#### WHAT YOU SHOULD DO:
Write out only the lines from the line containing "Panorama di Clusane" to the end of the listing below, both included, exactly as they stand. Drop the pictures.

#### RAW DATA:
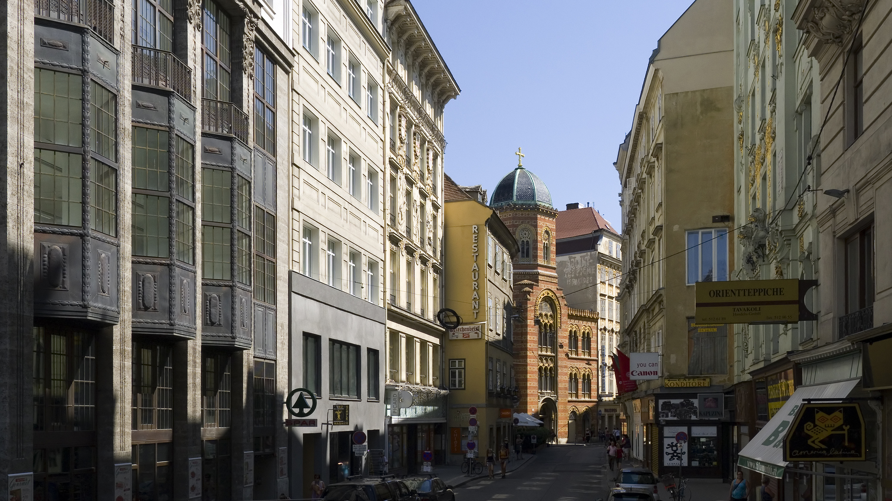 Fleischmarkt in Wien 1 bei Nr. 12 in Richtung Osten
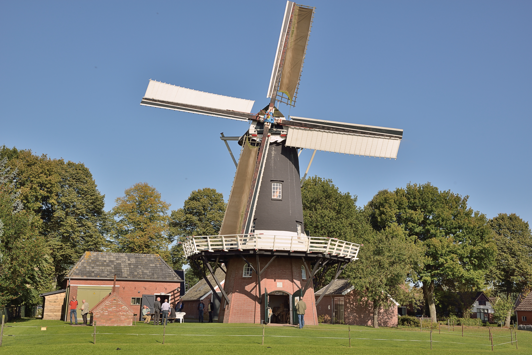 De Eendracht, Gieterveen
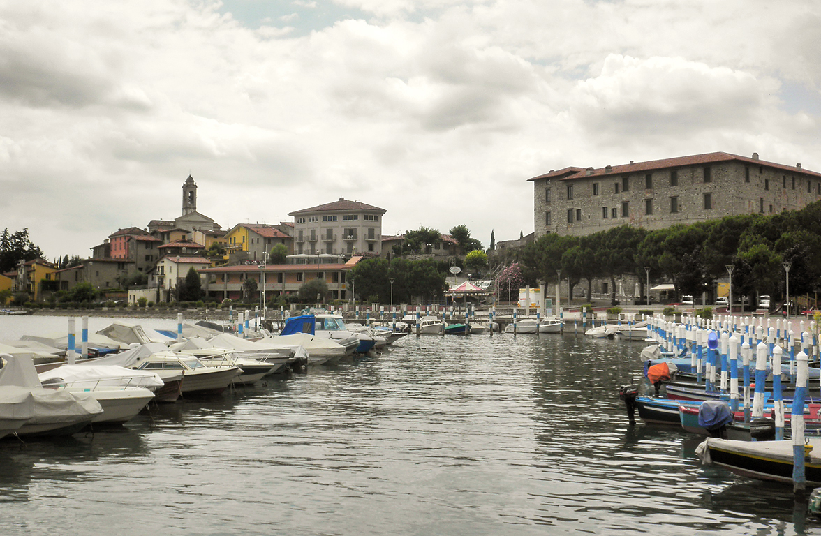 Panorama di Clusane
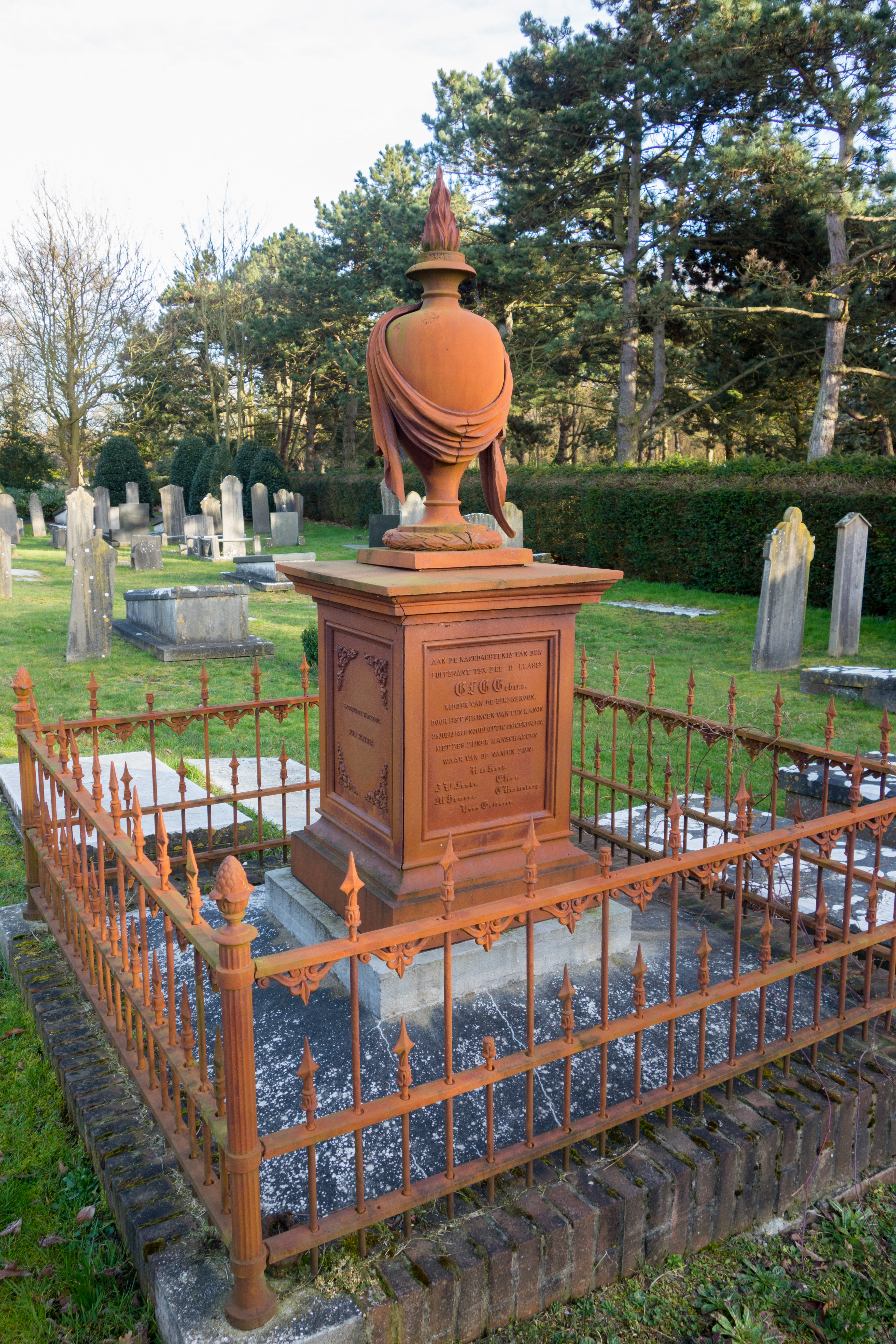 Grafmonument voor G.F.G. Gobius en zijn manschappen. Allen omgekomen op 25 juli 1859 door een gesprongen kanon. Gobius was ridder van de Eikenkroon.

#### TASK SOLUTION:
 Panorama di Clusane
 Grafmonument voor G.F.G. Gobius en zijn manschappen. Allen omgekomen op 25 juli 1859 door een gesprongen kanon. Gobius was ridder van de Eikenkroon.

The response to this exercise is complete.